NEW YORK (GenomeWeb News) – Researchers from Stephen Quake's laboratory at Stanford University have a published a method in Nature describing a way to noninvasively sequence a fetal genome and identify clinically relevant alleles without prior knowledge of paternal genetic data.
The method builds on a previous technique published by the Quake team last year in Nature Biotechnology that uses microfluidics to phase chromosomes.
That technique is used to create a list of alleles from each maternal haplotype — the one transmitted to the fetus and the one not transmitted to the fetus. Then, the researchers use a chromosome counting technique to determine which maternal haplotype is transmitted.
By applying this method to whole-genome sequencing of maternal plasma, the fetal genome can be determined.
Quake's team verified the approach on two different pregnant women, one of whom was carrying a normal fetus and another who was carrying a fetus with a heterozygous deletion on chromosome 22, which is associated with DiGeorge syndrome, a heterogeneous disorder that can cause congenital heart disease, defects in the palate, neuromuscular problems, and learning disabilities, among other problems.
They used their microfluidic phasing technique on three or four cells from each sample and also genotyped cord blood that was collected at delivery to serve as a reference for the fetal genotypes.

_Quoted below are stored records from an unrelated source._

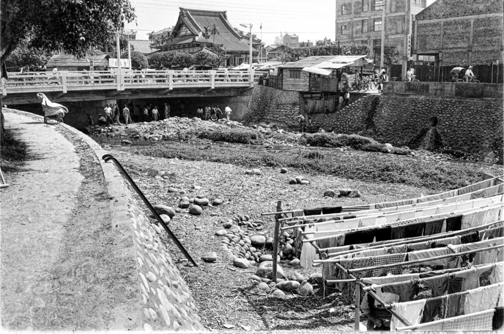 柳川，後方高聳宮殿式建築為中尊寺，於攝影不久後遭拆除重建為臺中市中區區公所；該河流也在數年後被封閉加蓋。
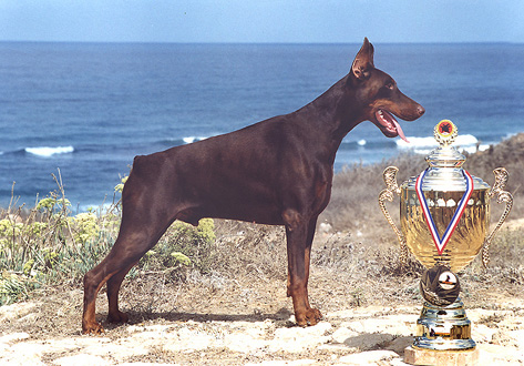 דוברמן אלוף עולם. צילום: יגאל פרדו
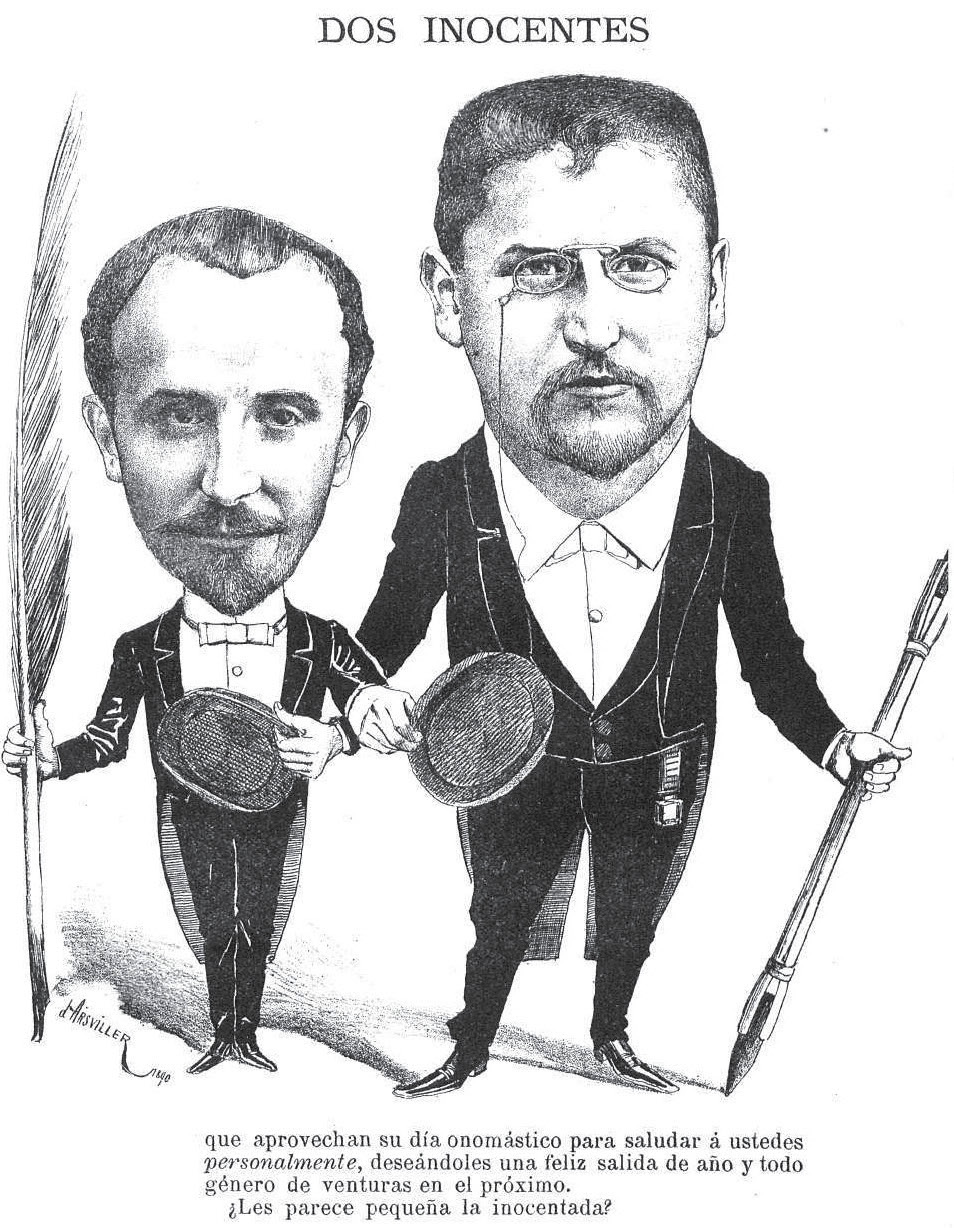 Caricatura de Eustaquio Pellicer y Charles Schutz, director y dibujante del semanario uruguayo Caras y Caretas (1890-1897). El dibujo esta firmado como "d' Arsviller 1890" aunque probablemente su autor sea el mismo Schütz, quien optó por firmar de esa forma en forma jocosa en honor al día de los inocentes.

The maternal haplotyping method identified the deletion on chromosome 22 from the mother carrying the fetus affected with DiGeorge syndrome.
Next, in order to reconstruct the fetal genome, they sequenced the DNA samples on the Illumina platform to 53-fold haploid genome coverage for the maternal sample with the healthy fetus during the first trimester, 21-fold for the healthy sample during the second trimester, and 1.3-fold for the maternal sample with the affected fetus during the third trimester.
Paternally inherited haplotypes were reconstructed by detecting paternal-specific alleles. The researchers were able to detect between 66 percent and 70 percent of the paternally inherited alleles, and were also able to deduce about 70 percent of paternally inherited haplotypes using imputation.
Next, they wanted to see if they could determine the clinically relevant portions of the fetal genome by applying the counting method to the exome. They tested the method from the sample with the healthy fetus from all three trimesters, sequencing the fetal exome to over 100-fold coverage in each sample.
The greater sequencing depth increased their ability to assign fetal genotypes and detect paternal specific alleles. "In all three trimesters, fetal genotypes could be assigned robustly at loci where the mother is homozygous," the authors wrote.
Additionally, paternal-specific alleles were detected with a sensitivity of 96 percent to 99.8 percent.
The team also found that the percentage of fetal DNA increased throughout pregnancy. In the first trimester, fetal DNA made up just 6.6 percent of total DNA, but that percentage increased to 20.1 percent and 26.3 percent in the second and third trimesters, respectively.
The greater the fetal DNA percentage, the more sensitive the assay was at distinguishing between heterozygous and homozygous SNPs. For instance, maternal heterozygous SNPs could only be detected with 16 percent sensitivity and 90 percent specificity from the first trimester sample, but sensitivity was increased to 93 percent from the third trimester sample.
The authors conclude that their molecular counting and sequencing method "offers a gateway to comprehensive non-invasive prenatal diagnosis of genetic disease." However, they note that the ability to determine an entire fetal genome raises ethical issues, which the study did not address.
Nevertheless, the method could be useful for testing for conditions "that are not survivable or lead to medical complications." Additionally, it will enable "diagnosis of conditions that would benefit from treatment immediately after delivery," including metabolic and immunologic disorders.